| EXERCISE REQUIREMENTS |
Could you transcribe every record below exactly, leaving out the pictures?

[EXTRACTED DATA Boundary: Start]

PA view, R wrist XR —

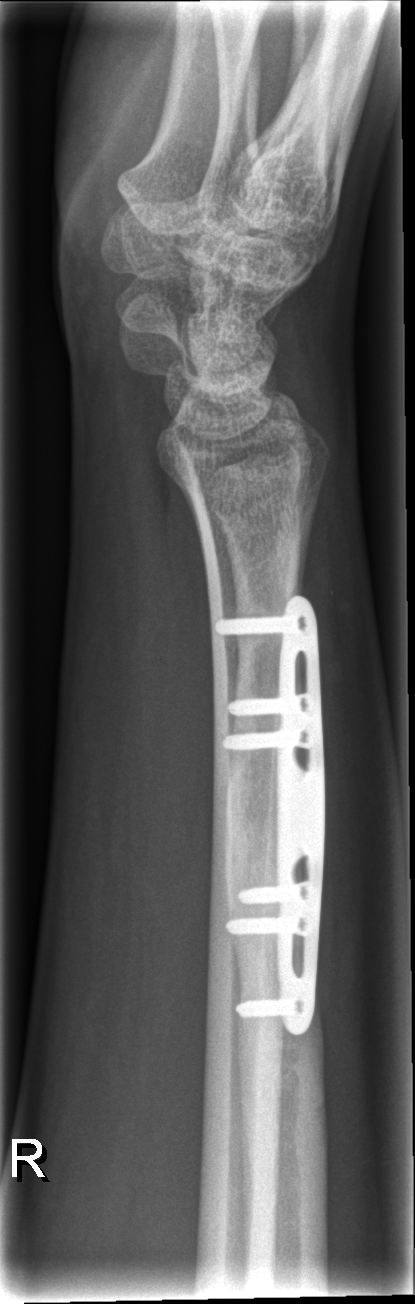
{
  "_coords": "bounding boxes in image-pixel xyxy",
  "fracture": "none labeled",
  "metal": "<218,600>-<325,1031>"
}

[EXTRACTED DATA Boundary: End]

| EXERCISE ANSWER |
PA view, R wrist XR —

{
  "_coords": "bounding boxes in image-pixel xyxy",
  "fracture": "none labeled",
  "metal": "<218,600>-<325,1031>"
}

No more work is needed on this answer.